Although no formal Pentecostal agency coordinated the efforts of the various organizations or those of independent missionaries, limited ecumenism did prevail in some fields, such as Liberia and India. By the outbreak of World War II, hundreds of Pentecostal missionaries had been sent overseas.
The Third Force
Along with other evangelical mission agencies, denominational missions programs and independent efforts experienced dramatic growth after World War II.28 They also reflected growing sophistication in organization and promotions, increased missionary longevity, and growing financial stability.
While the Pentecostal missionary expansion went largely unnoticed by contemporary historians of the expansion of Christianity, observers began to comment early in the 1950s that a new movement of unparalleled significance had emerged within Christendom, representing a fresh and distinctive thrust that could no longer be ignored.29 Its uniqueness became increasingly apparent with its worldwide growth.
Although Pentecostal missionaries from America and Europe had laid important foundations through the younger churches they helped to establish, indigenous Pentecostal movements (some with worship patterns and perspectives similar to classical Pentecostalism) also represented large segments of this growth.
In 1953, Bishop Lesslie Newbigin of the Church of South India identified a “third stream of Christian tradition,” which he labeled as Pentecostal, noting its emphasis on “that which is to be known and recognized in present experience—the power of the ever-living Spirit of God.”30 Five years later, Henry P. Van Dusen, then president of Union Theological Seminary in New York, also referred to a “third force” in Christendom. In an article in Life magazine, he praised the mission successes of Pentecostals as well as those of Holiness, Adventist, and Church of Christ groups.31 This positive reference encouraged the Pentecostals to refer to themselves exclusively as the third major segment of Christianity.
During the same year, Donald Grey Barnhouse, a prominent American Presbyterian and editor of Eternity magazine, visited the headquarters of the Assemblies of God in Springfield, Missouri. Barnhouse praised the organization for its commitment to evangelical doctrines and, although he disagreed with its Pentecostal theology, reflected on its remarkable advance in missions overseas.32
The Pentecostals clearly enjoyed being in the spotlight and testifying to their beliefs. But David J. du Plessis, an international Pentecostal leader, insisted, in the International Review of Missions in 1958,
The Pentecostal revival of this century is different. In the first place, there is no man who can claim to have been the founder of this great worldwide Christian revival. In the second place, there has been no new emphasis on any special doctrine. Rather, the emphasis is upon an experience.…

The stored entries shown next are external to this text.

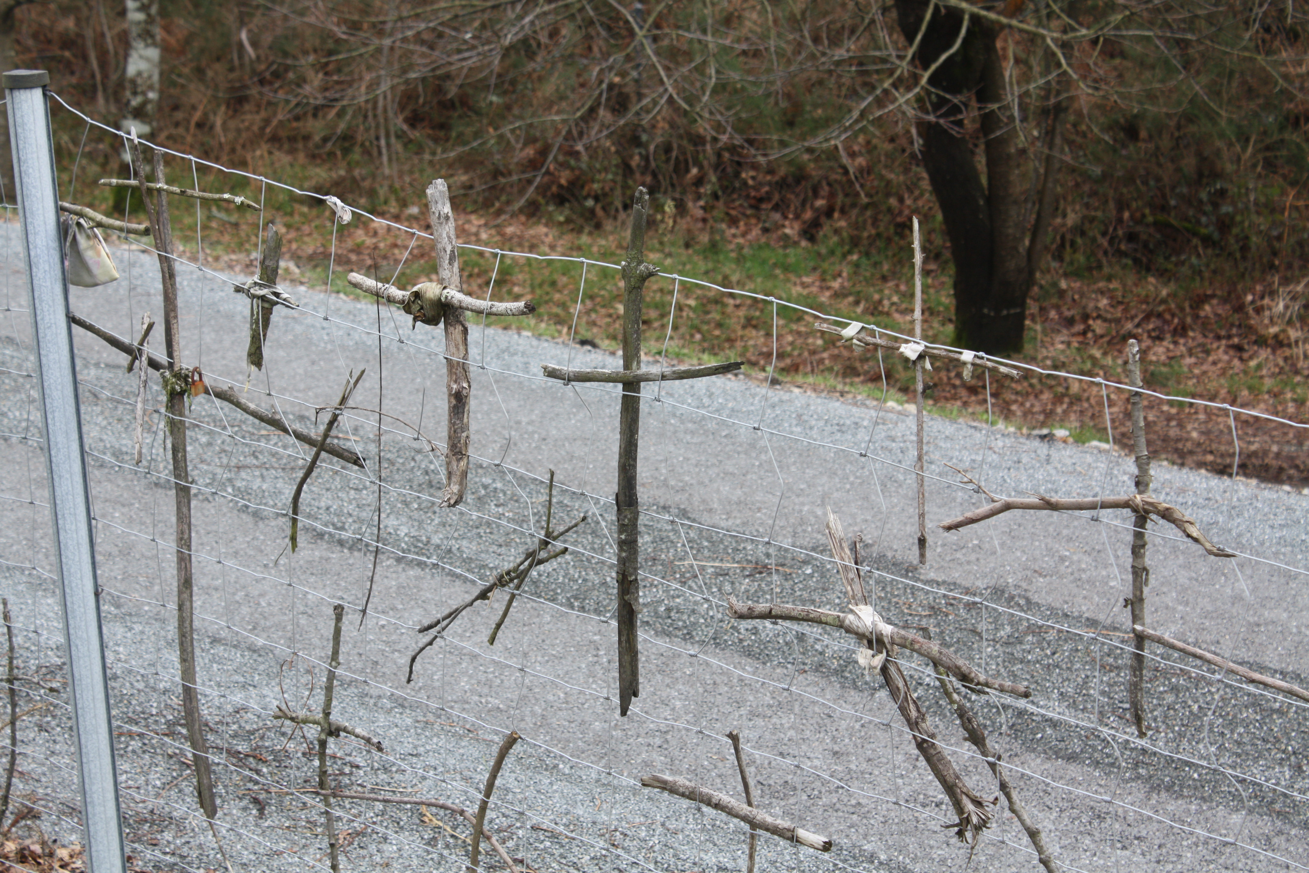 Cruces de madeira colocadas polos peregrinos, entre o Camiño Francés e a autovía, na Lavacolla (Sabugueira, Santiago de Compostela)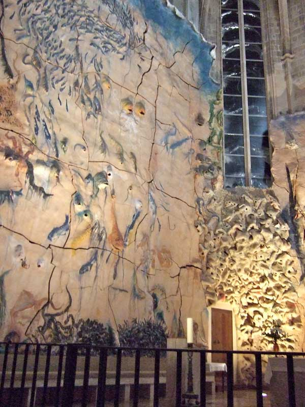 Keramiken von Miquel Barceló in der Kathedrale La Seu in Palma auf Mallorca. „Die wundersame Vermehrung von Brot und Fisch“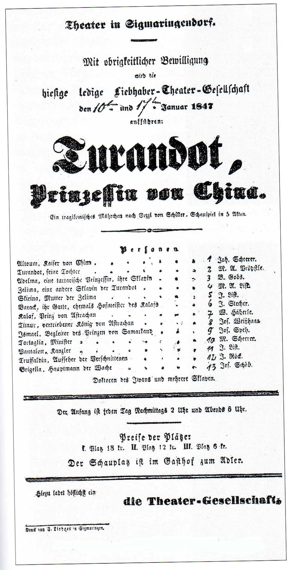 Theatereinladung der Ledigen Liebhaber-Theatergesellschaft Sigmaringendorf aus dem Jahre 1847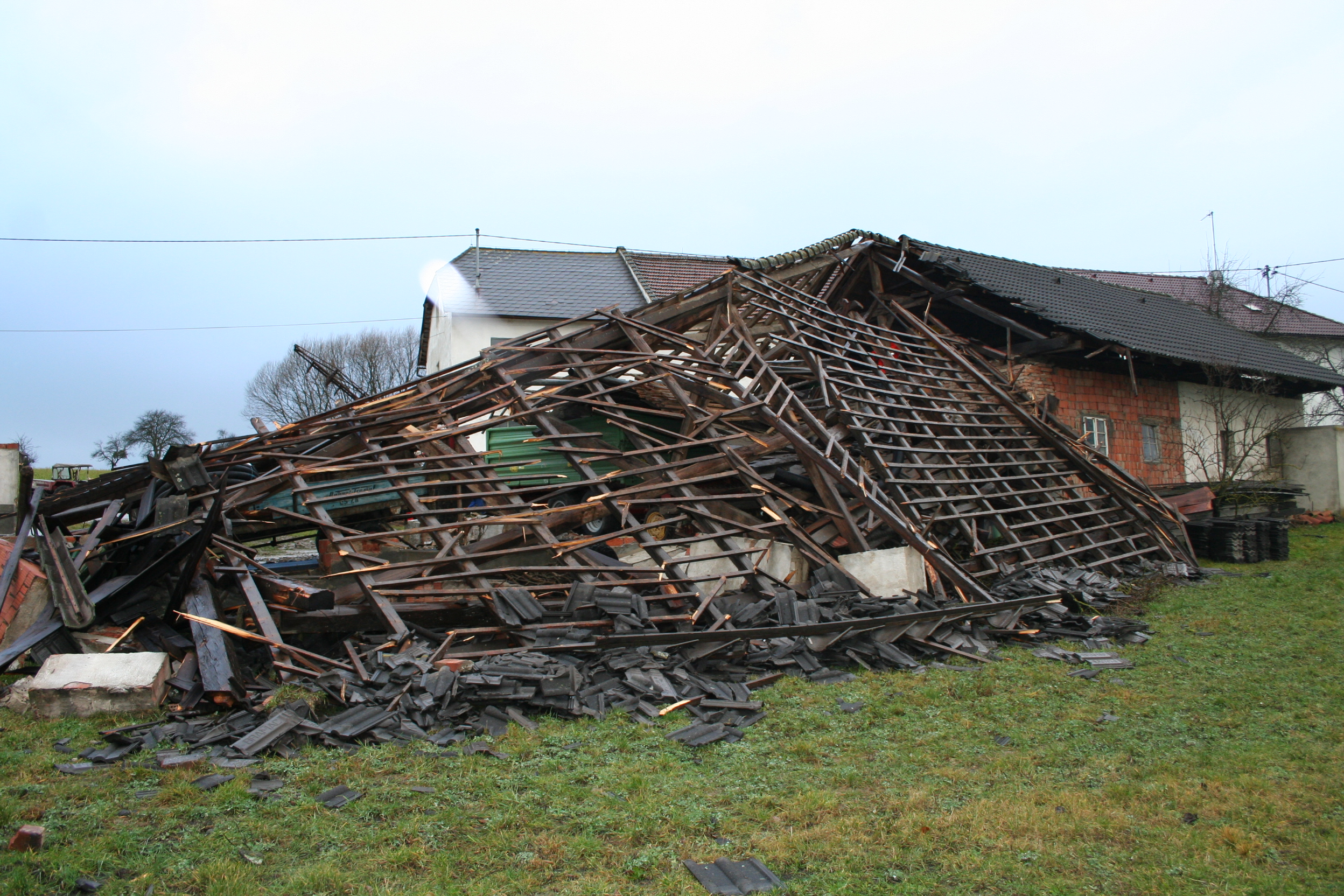 Zerstörte Maschinenhalle in der Gemeinde St. Georgen / Gusen (Österreich)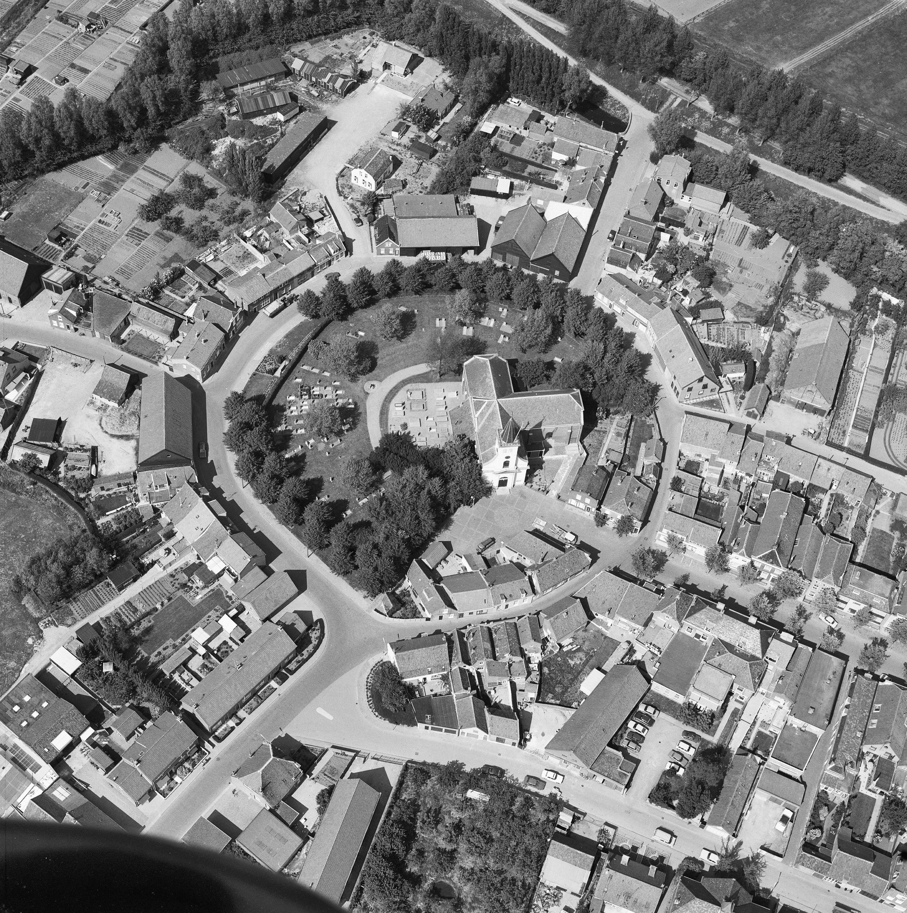 luchtfoto's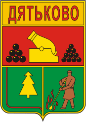 Герб города Дятьково, Брянская область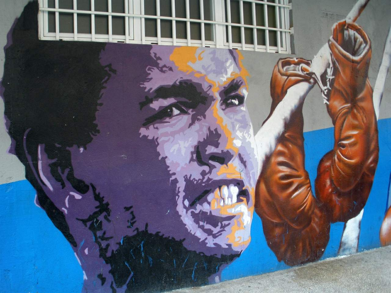 Graffiti in Vitoria-Gasteiz

The Pentecostal revival today is merely a restoration of a personal experience of a life-changing salvation followed by the receiving of the baptism in the Holy Spirit with the evidence or confirmation of the initial manifestation of speaking in unknown tongues, which in turn is usually followed by experiences of power to cast out devils, heal the sick and miracles.33
As Pentecostal churches thrived overseas, their doctrines and methods increasingly attracted the att...
Table of contents
- Cover
- Title Page
- Copyright
- Contents
- Foreword
- Acknowledgments
- Introduction
- Part One: Preparations for Advance
- Part Two: Global Conquest (1959–1967)
- Part Three: Evangelism, Education, and Expansion (1968–1977)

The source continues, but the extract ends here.